ABOUT THIS TASK:
Everything from the line with "Σημαίνον και σημαινόμενο" through the final line of the listing below must be retyped exactly, apart from the pictures.

DATA EXCERPT:
══════════

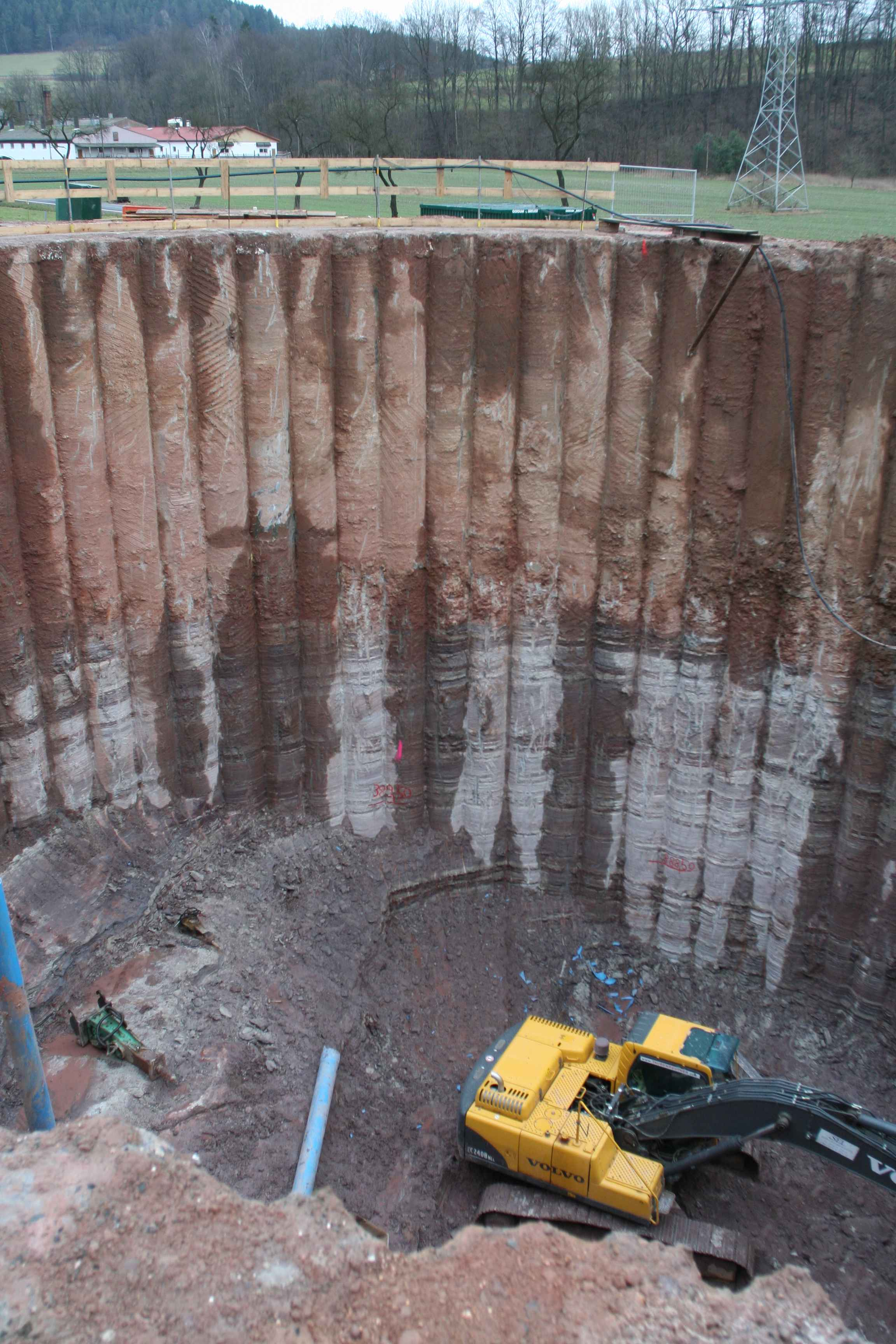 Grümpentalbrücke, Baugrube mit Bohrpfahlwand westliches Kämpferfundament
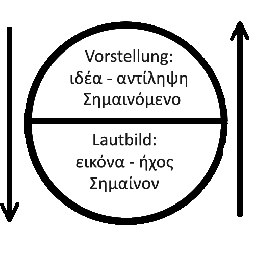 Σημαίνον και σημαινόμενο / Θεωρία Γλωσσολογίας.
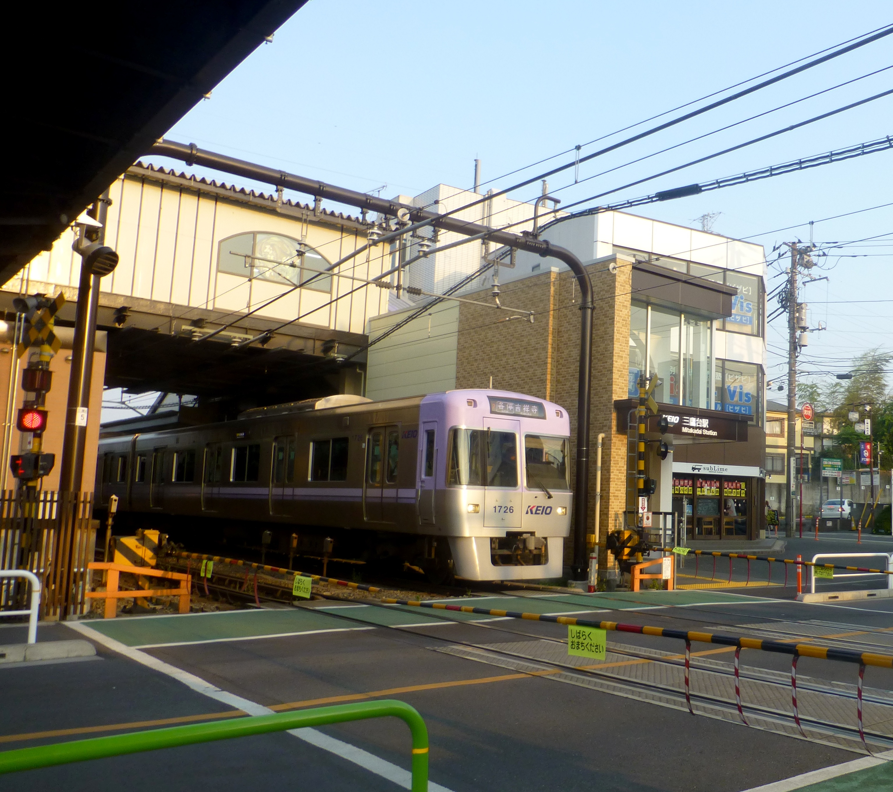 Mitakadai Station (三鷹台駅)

══════════

RESPONSE TO THE TASK:
 Σημαίνον και σημαινόμενο / Θεωρία Γλωσσολογίας.
 Mitakadai Station (三鷹台駅)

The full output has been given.